# USB ports don't work! =(



## eis.kaltes.herz (Jul 13, 2006)

hi peoplee. need some help with a frustrating situation here. i recently reinstalled windows XP on my computer and since then my USB ports havent worked. there was also a problem where sound didnt come out of computer either, but i fixed that by getting the required driver. but now none of my USB ports work...

in device manager under "other devices" which has a big yellow question mark next to it there is 'SM Bus Controller' and 'Video Controller (VGA Compatible)' both also have big yellow question marks next to them.
under "universal serial bus controllers" there is a big yellow question mark next to 'Universal Serial Bus (USB) Controller'.

i have a hp pavilion t550a and am running windows xp home.

id appreciate any help. thanks in advance :smile:


----------



## 95five-0 (Dec 7, 2004)

Have you reinstalled service pack 2. There was a windows update quite a few years ago to install usb 2.0 drivers.

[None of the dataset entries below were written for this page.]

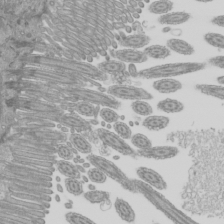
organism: Mouse
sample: Cilia; mouse epididymis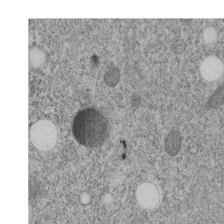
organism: C. elegans
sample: C. elegans embryo early stage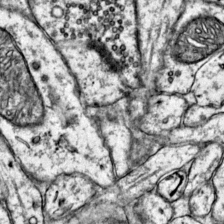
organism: Mouse
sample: Primary visual cortex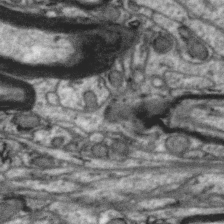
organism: Zebra finch
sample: Brain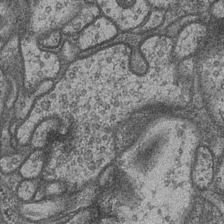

Follow this link below and check for any missing updates.

http://update.microsoft.com/microsoftupdate/v6/default.aspx?ln=en-us

As for the VGA you may need to go down load the drivers for your video card. If you don't know what kind you have download everest and it will tell you.

http://www.majorgeeks.com/download4181.html


----------



## BrianTwigley (Jun 13, 2005)

It could be that you need to reinstall your drivers from a disc that came with the computer, or maybe dowload them from HPs website.


----------